[Records from a data collection]
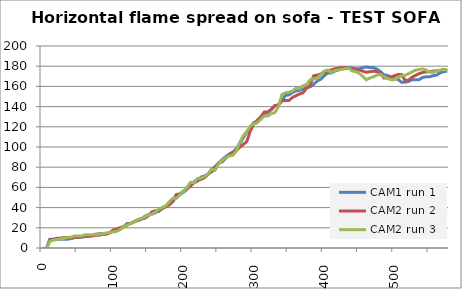
| Category | CAM1 run 1 | CAM2 run 2 | CAM2 run 3 |
|---|---|---|---|
| 0.0 | -1 | -1 | -1 |
| 5.0 | -1 | -1 | -1 |
| 10.0 | 8.742 | 7.471 | 6.537 |
| 15.0 | 8.742 | 8.595 | 7.726 |
| 20.0 | 8.742 | 9.722 | 8.32 |
| 25.0 | 8.742 | 9.722 | 8.914 |
| 30.0 | 8.742 | 10.286 | 9.509 |
| 35.0 | 8.742 | 10.286 | 10.697 |
| 40.0 | 9.28 | 10.239 | 10.697 |
| 45.0 | 10.358 | 10.239 | 11.886 |
| 50.0 | 10.358 | 10.806 | 11.886 |
| 55.0 | 10.856 | 10.806 | 11.886 |
| 60.0 | 11.398 | 11.374 | 13.074 |
| 65.0 | 11.398 | 11.941 | 13.074 |
| 70.0 | 12.481 | 11.941 | 13.074 |
| 75.0 | 13.564 | 12.508 | 13.669 |
| 80.0 | 14.106 | 12.508 | 13.669 |
| 85.0 | 14.096 | 13.643 | 14.263 |
| 90.0 | 14.106 | 13.643 | 14.857 |
| 95.0 | 15.189 | 14.778 | 15.452 |
| 100.0 | 16.767 | 17.926 | 15.86 |
| 105.0 | 17.981 | 18.455 | 16.416 |
| 110.0 | 18.588 | 20.178 | 18.114 |
| 115.0 | 20.903 | 21.328 | 21.511 |
| 120.0 | 22.639 | 24.236 | 22.65 |
| 125.0 | 24.376 | 24.236 | 24.348 |
| 130.0 | 26.114 | 25.959 | 25.48 |
| 135.0 | 27.272 | 27.682 | 28.309 |
| 140.0 | 28.431 | 28.831 | 29.441 |
| 145.0 | 31.327 | 29.406 | 30.573 |
| 150.0 | 33.065 | 31.704 | 32.837 |
| 155.0 | 33.645 | 35.728 | 33.403 |
| 160.0 | 34.803 | 36.878 | 35.667 |
| 165.0 | 37.121 | 36.303 | 38.497 |
| 170.0 | 38.86 | 39.753 | 40.195 |
| 175.0 | 41.178 | 40.903 | 41.893 |
| 180.0 | 43.515 | 42.628 | 45.855 |
| 185.0 | 45.832 | 46.654 | 49.252 |
| 190.0 | 51.649 | 52.982 | 49.252 |
| 195.0 | 52.785 | 53.557 | 52.648 |
| 200.0 | 55.102 | 56.434 | 56.053 |
| 205.0 | 58 | 59.31 | 60.014 |
| 210.0 | 62.056 | 61.036 | 65.108 |
| 215.0 | 64.374 | 65.639 | 64.542 |
| 220.0 | 66.113 | 67.366 | 69.082 |
| 225.0 | 70.186 | 67.941 | 69.082 |
| 230.0 | 71.329 | 69.667 | 70.779 |
| 235.0 | 73.067 | 73.136 | 73.609 |
| 240.0 | 77.719 | 75.437 | 78.136 |
| 245.0 | 80.602 | 78.908 | 77.005 |
| 250.0 | 84.08 | 84.085 | 83.261 |
| 255.0 | 87.557 | 85.235 | 86.639 |
| 260.0 | 90.455 | 88.687 | 89.468 |
| 265.0 | 92.774 | 92.714 | 91.166 |
| 270.0 | 93.354 | 95.015 | 91.732 |
| 275.0 | 98.57 | 96.166 | 95.693 |
| 280.0 | 103.208 | 99.618 | 104.748 |
| 285.0 | 109.004 | 102.495 | 110.973 |
| 290.0 | 114.801 | 105.371 | 115.501 |
| 295.0 | 119.438 | 115.728 | 120.595 |
| 300.0 | 124.076 | 122.621 | 122.859 |
| 305.0 | 125.235 | 126.64 | 123.991 |
| 310.0 | 128.734 | 130.094 | 127.386 |
| 315.0 | 132.211 | 134.707 | 130.782 |
| 320.0 | 134.53 | 134.707 | 130.782 |
| 325.0 | 137.428 | 137.019 | 133.046 |
| 330.0 | 140.905 | 141.048 | 134.178 |
| 335.0 | 141.485 | 141.623 | 139.83 |
| 340.0 | 146.065 | 145.537 | 151.855 |
| 345.0 | 151.043 | 146.117 | 153.696 |
| 350.0 | 151.613 | 146.117 | 154.274 |
| 355.0 | 153.892 | 149.016 | 155.429 |
| 360.0 | 155.602 | 150.756 | 158.318 |
| 365.0 | 156.172 | 152.496 | 157.739 |
| 370.0 | 157.312 | 153.656 | 160.628 |
| 375.0 | 158.451 | 158.295 | 161.785 |
| 380.0 | 159.591 | 160.614 | 166.407 |
| 385.0 | 161.871 | 170.486 | 167.563 |
| 390.0 | 165.29 | 171.074 | 168.141 |
| 395.0 | 167 | 172.234 | 171.622 |
| 400.0 | 170.419 | 173.973 | 175.108 |
| 405.0 | 173.276 | 175.133 | 176.263 |
| 410.0 | 173.276 | 176.292 | 173.952 |
| 415.0 | 174.994 | 177.452 | 175.685 |
| 420.0 | 176.169 | 178.031 | 176.263 |
| 425.0 | 177.952 | 178.611 | 176.867 |
| 430.0 | 177.974 | 178.611 | 177.461 |
| 435.0 | 178.653 | 178.031 | 178.056 |
| 440.0 | 178.084 | 177.452 | 175.169 |
| 445.0 | 177.515 | 176.292 | 174.591 |
| 450.0 | 177.515 | 176.292 | 172.859 |
| 455.0 | 178.623 | 175.133 | 169.992 |
| 460.0 | 179.192 | 173.973 | 166.576 |
| 465.0 | 178.685 | 174.544 | 168.307 |
| 470.0 | 178.718 | 175.133 | 169.462 |
| 475.0 | 177.125 | 174.553 | 171.193 |
| 480.0 | 174.851 | 172.814 | 171.771 |
| 485.0 | 171.44 | 168.251 | 169.488 |
| 490.0 | 170.872 | 168.251 | 167.757 |
| 495.0 | 169.166 | 169.43 | 166.663 |
| 500.0 | 167.505 | 170.589 | 166.663 |
| 505.0 | 166.982 | 171.748 | 169.003 |
| 510.0 | 164.143 | 171.748 | 170.348 |
| 515.0 | 164.143 | 165.977 | 170.924 |
| 520.0 | 164.915 | 166.124 | 172.653 |
| 525.0 | 166.673 | 169.169 | 174.382 |
| 530.0 | 166.673 | 170.904 | 176.11 |
| 535.0 | 166.673 | 172.639 | 176.687 |
| 540.0 | 168.942 | 173.796 | 177.305 |
| 545.0 | 169.509 | 174.375 | 176.198 |
| 550.0 | 169.509 | 174.416 | 173.941 |
| 555.0 | 170.643 | 175.038 | 173.99 |
| 560.0 | 171.211 | 175.616 | 175.141 |
| 565.0 | 173.48 | 175.616 | 176.292 |
| 570.0 | 174.614 | 176.817 | 176.448 |
| 575.0 | 175.182 | 175.661 | 176.562 |

> [What the exercise asks]: Where the data above reaches the line holding "178.031 | 178.056 |", begin printing, and stop after the line holding "171.748 | 169.003 |". Each line must be reproduced exactly, with nothing else added.

> [Reply]:
| 435.0 | 178.653 | 178.031 | 178.056 |
| 440.0 | 178.084 | 177.452 | 175.169 |
| 445.0 | 177.515 | 176.292 | 174.591 |
| 450.0 | 177.515 | 176.292 | 172.859 |
| 455.0 | 178.623 | 175.133 | 169.992 |
| 460.0 | 179.192 | 173.973 | 166.576 |
| 465.0 | 178.685 | 174.544 | 168.307 |
| 470.0 | 178.718 | 175.133 | 169.462 |
| 475.0 | 177.125 | 174.553 | 171.193 |
| 480.0 | 174.851 | 172.814 | 171.771 |
| 485.0 | 171.44 | 168.251 | 169.488 |
| 490.0 | 170.872 | 168.251 | 167.757 |
| 495.0 | 169.166 | 169.43 | 166.663 |
| 500.0 | 167.505 | 170.589 | 166.663 |
| 505.0 | 166.982 | 171.748 | 169.003 |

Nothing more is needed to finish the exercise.